Data records:
****

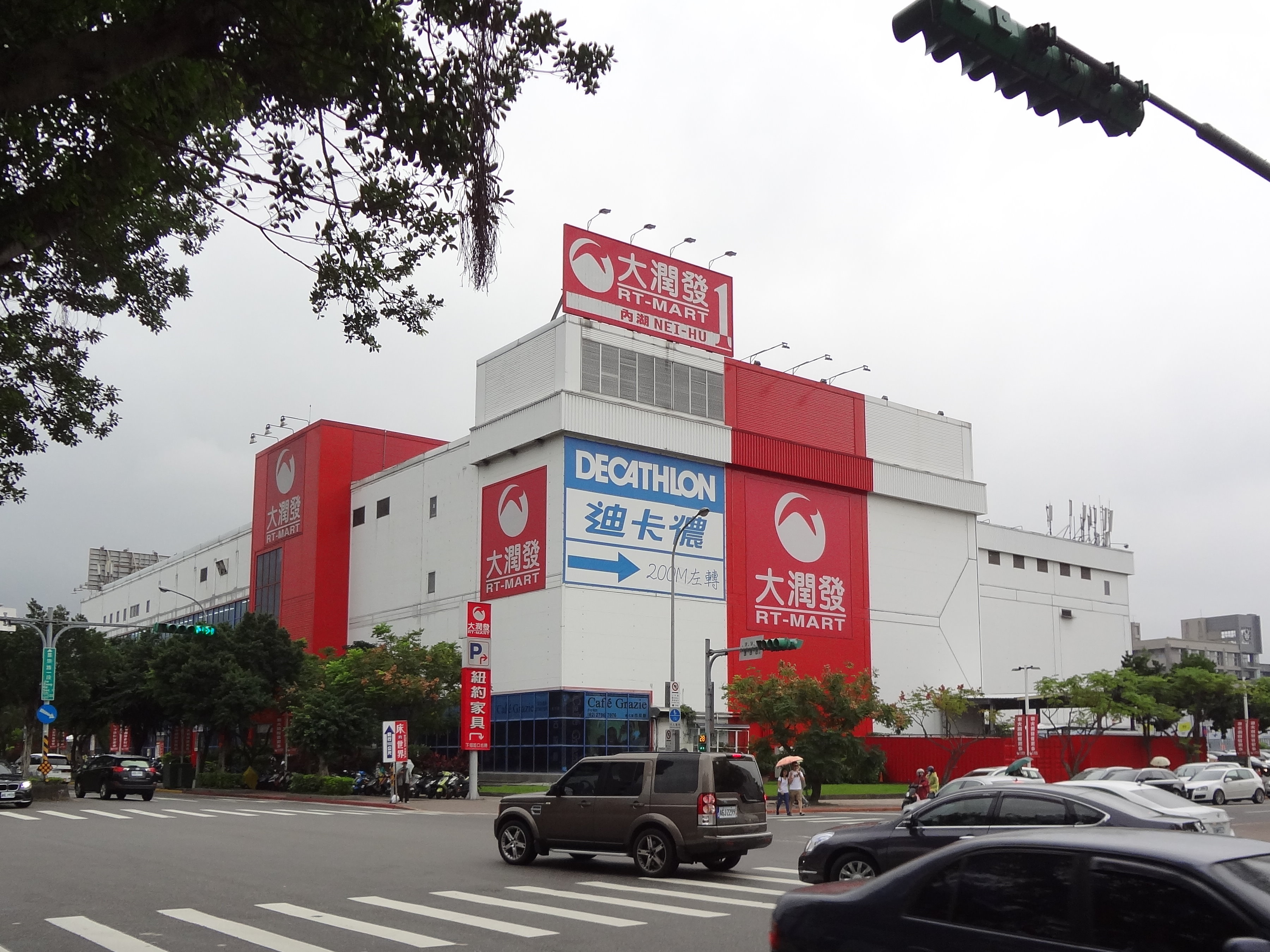 中文（台灣）: 大潤發內湖一店，地址：臺北市內湖區舊宗路一段128號。
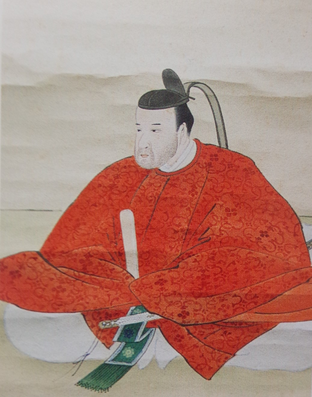 長連弘の肖像。
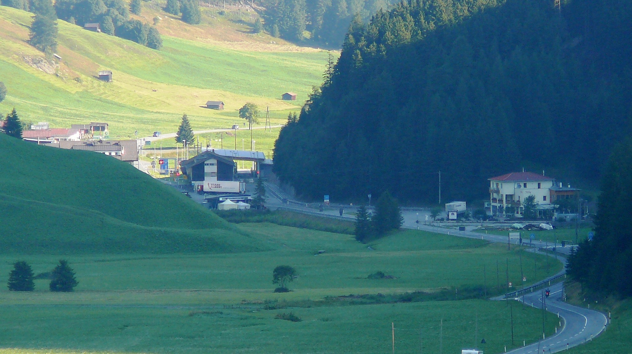 Dogana passo Resia
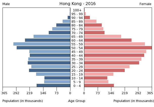 A population pyramid illustrates the age and sex structure of a country's population and may provide insights about political and social stability, as well as economic development. The population is distributed along the horizontal axis, with males shown on the left and females on the right. The male and female populations are broken down into 5-year age groups represented as horizontal bars along the vertical axis, with the youngest age groups at the bottom and the oldest at the top. The shape of the population pyramid gradually evolves over time based on fertility, mortality, and international migration trends.
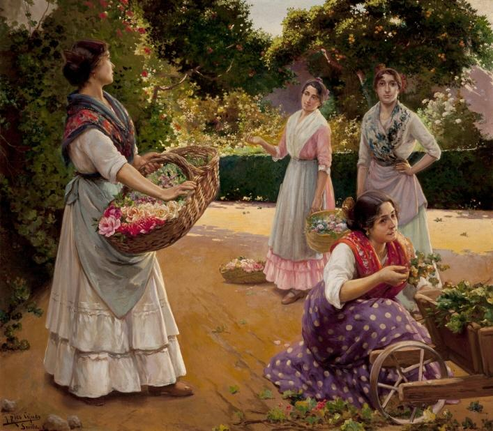 La obra representa a un grupo de mujeres floristas en el Parque de María Luisa de la ciudad de Sevilla.
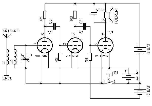 Loewe OE333 Audion Schaltplan
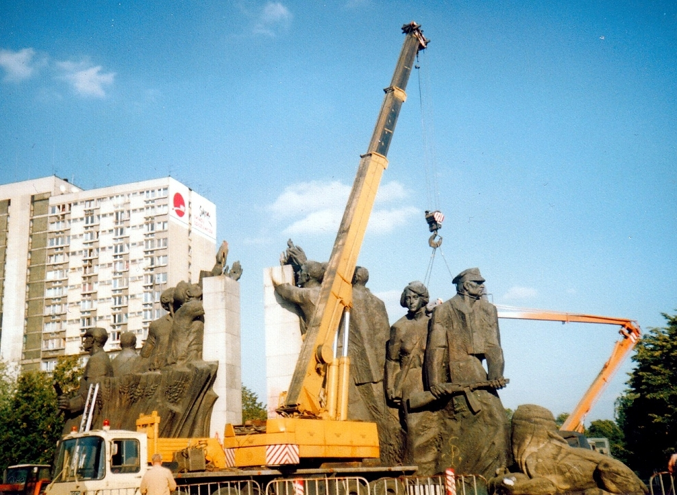 Warszawa - Pomnik Poległym w Służbie i Obronie Polski Ludowej, zdjęcie z demontażu pomnika w 1991
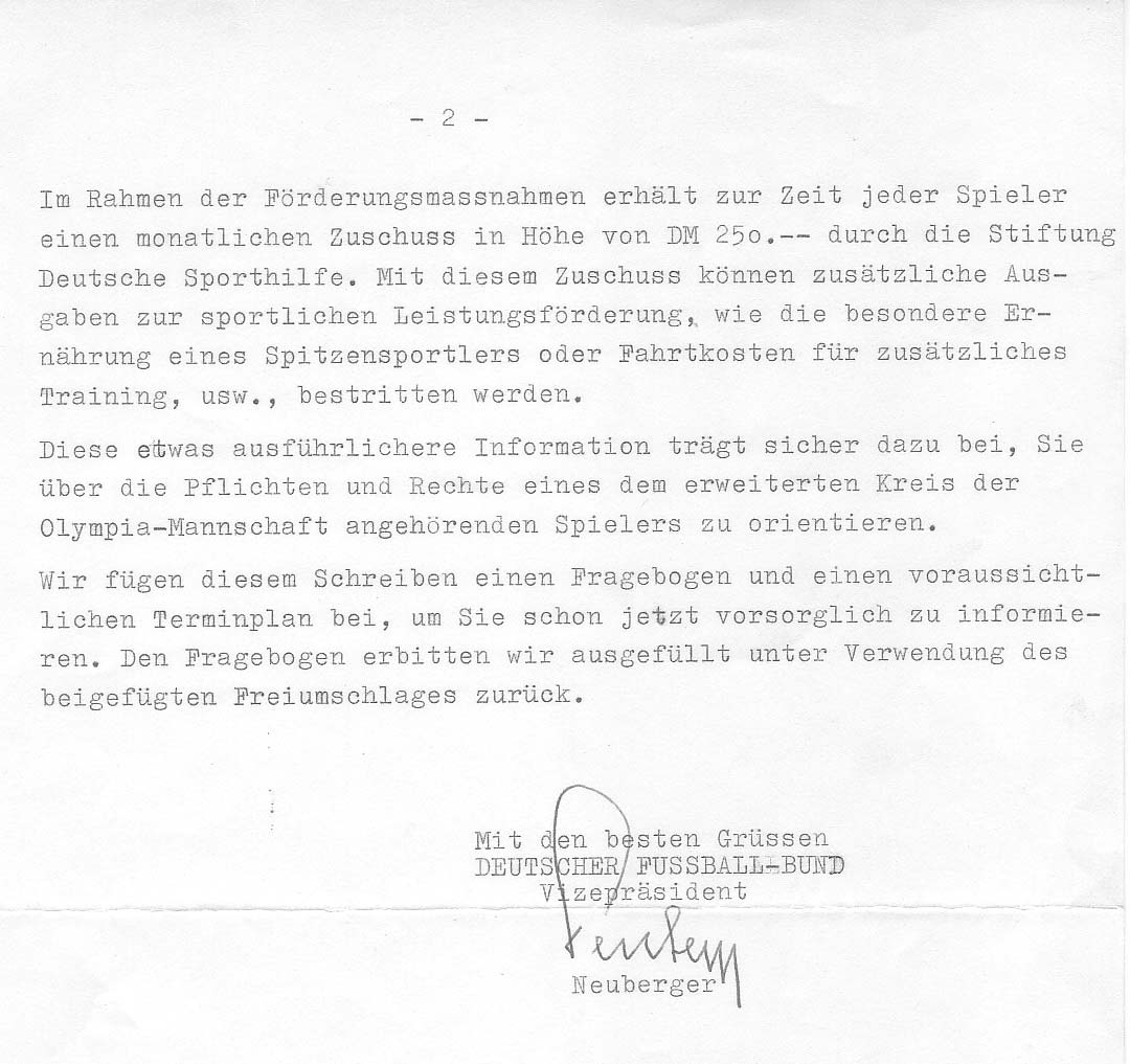 Einberufung in den Kreis der Fußball-Olympiamannschaft des DFBs 1972.
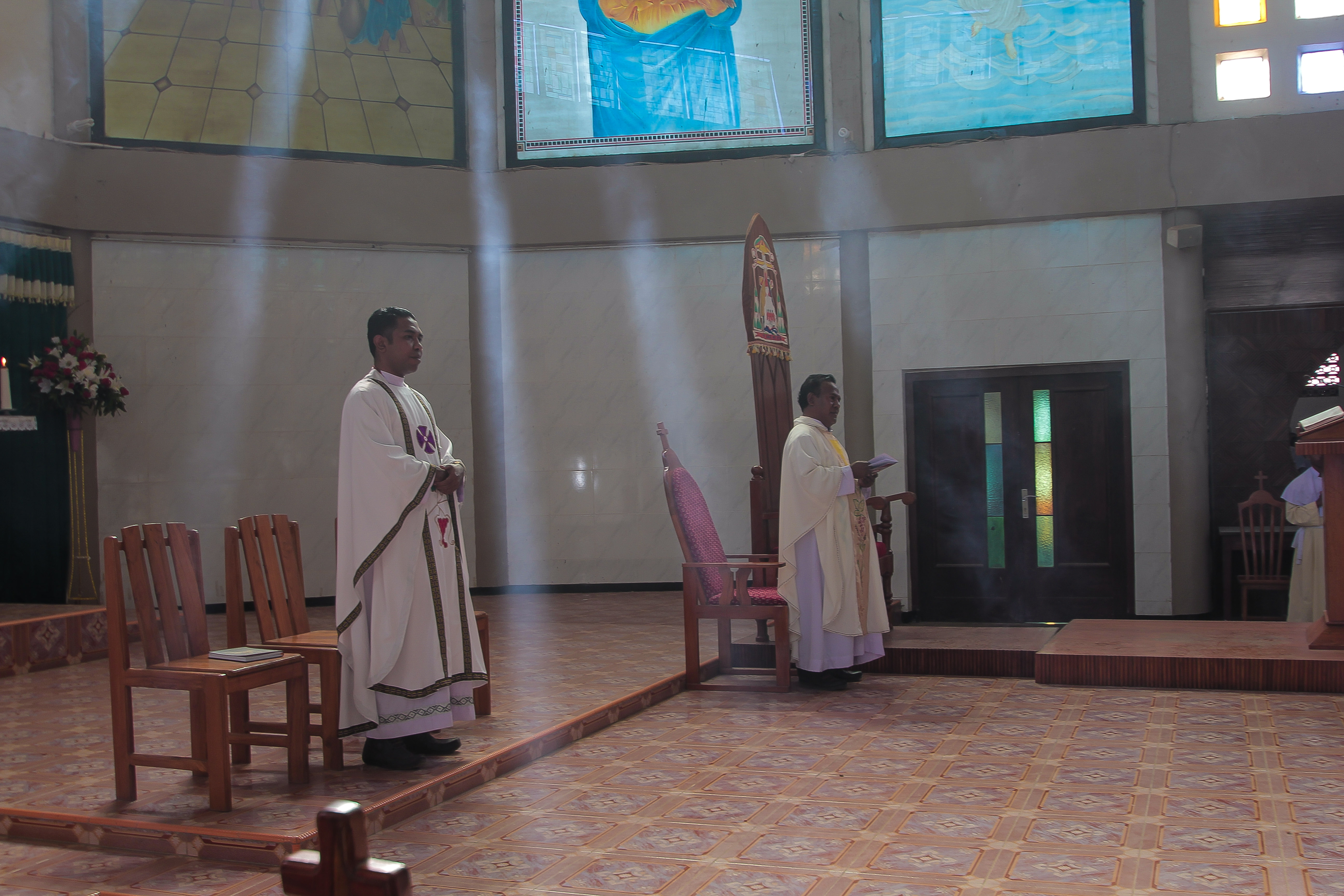 Misa di keuskupan Timor, Kabupaten Belu
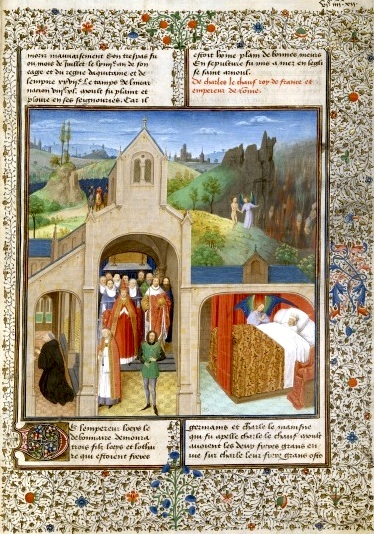 Vie de Lothaire
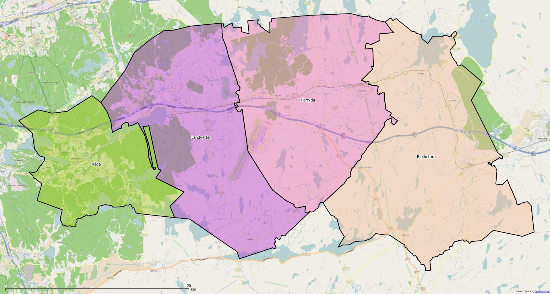 Distriktsindelningen i Härryda kommun World file: 31.3225995470202534 0 0 -31.3225995470202534 1340146.61160529800690711 7913148.45762686617672443
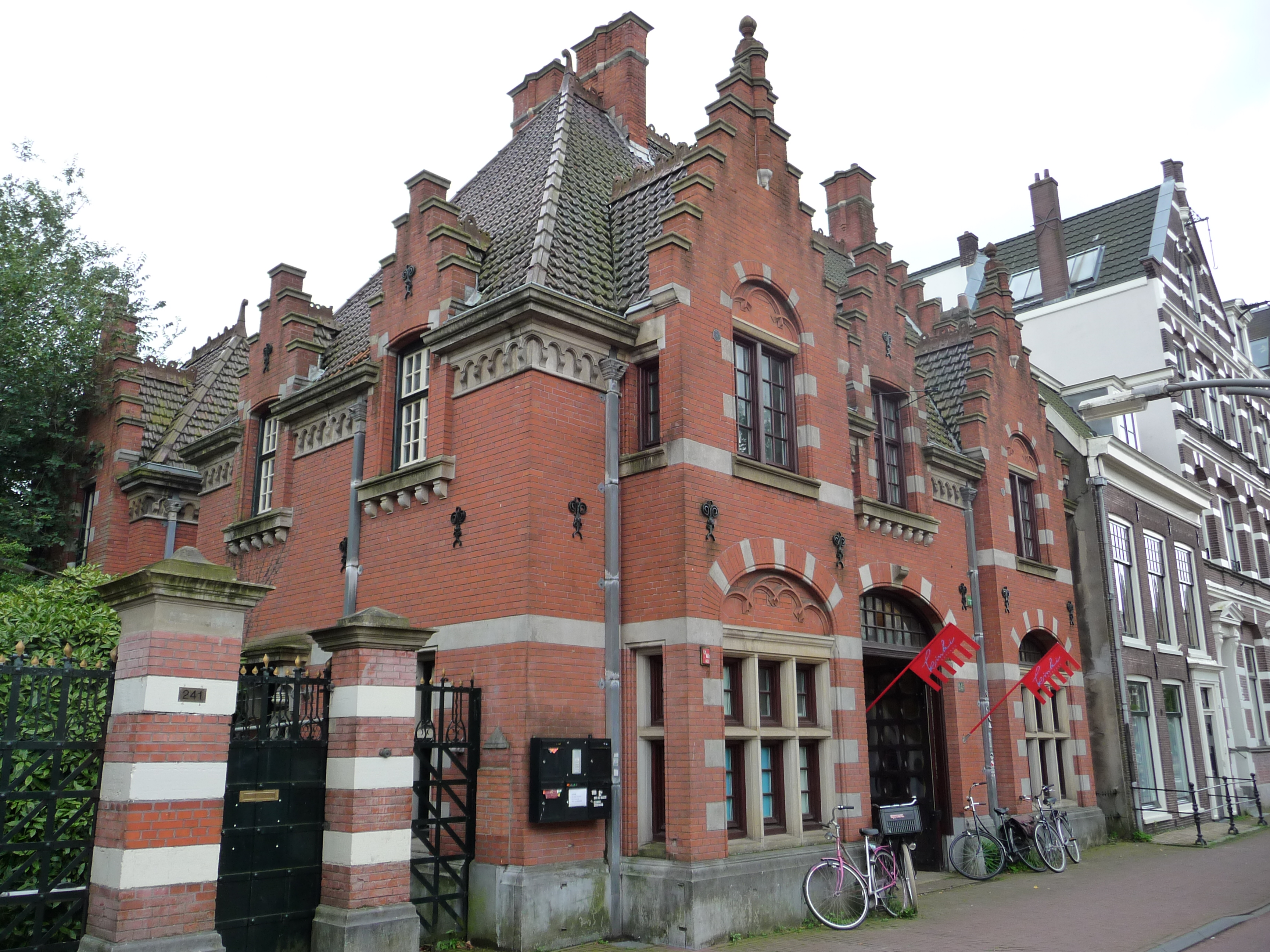 Rijksmonument Overtoom 243, Amsterdam
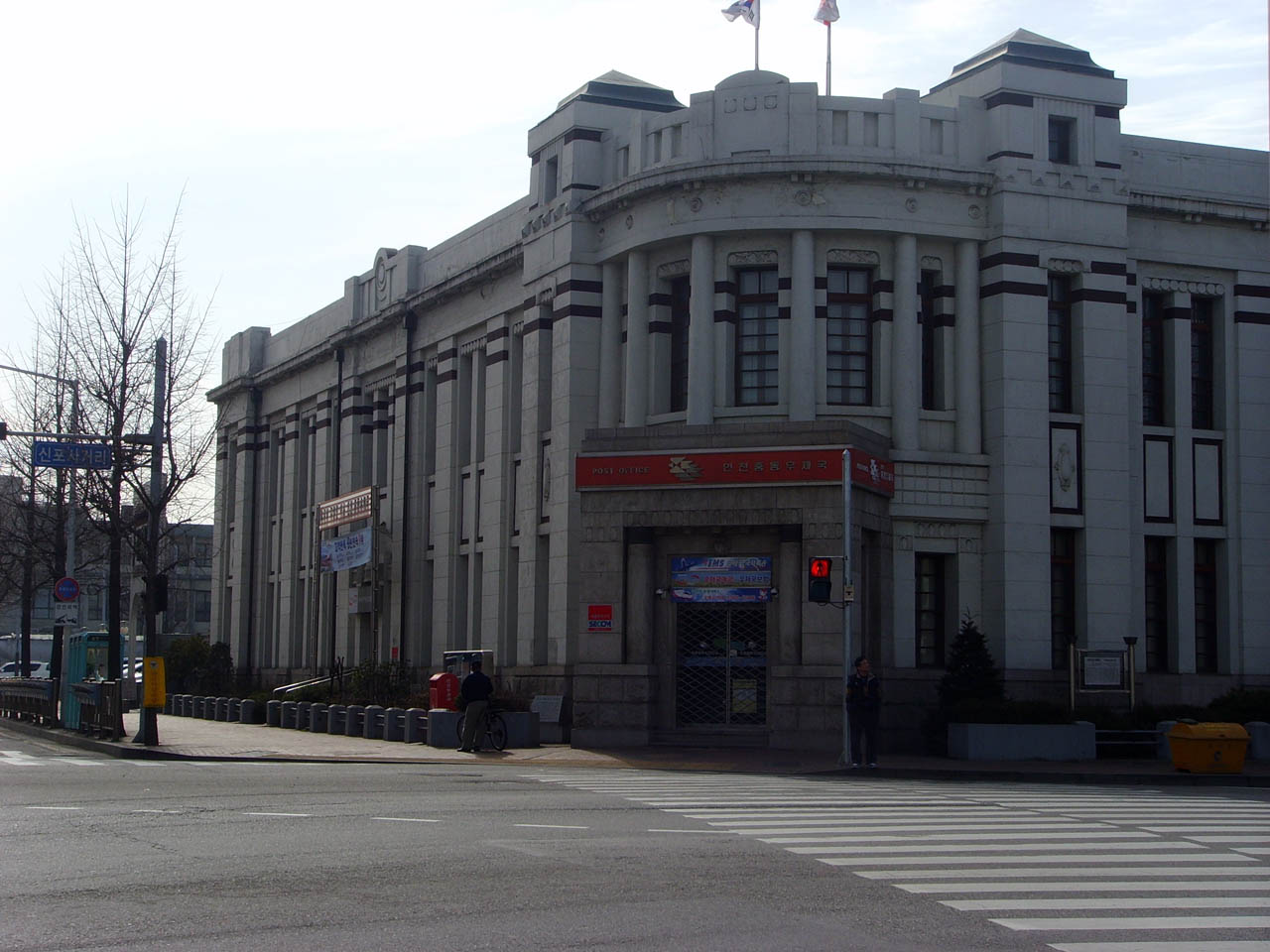 인천광역시 중구에 있는 인천중동우체국

****

- Directions: Each line above starting at the one holding "La obra representa" and ending at the one holding "Warszawa - Pomnik" should be set down exactly as it stands, both ends included, with no pictures.

- Output of the task:
 La obra representa a un grupo de mujeres floristas en el Parque de María Luisa de la ciudad de Sevilla.
 Loewe OE333 Audion Schaltplan
 Warszawa - Pomnik Poległym w Służbie i Obronie Polski Ludowej, zdjęcie z demontażu pomnika w 1991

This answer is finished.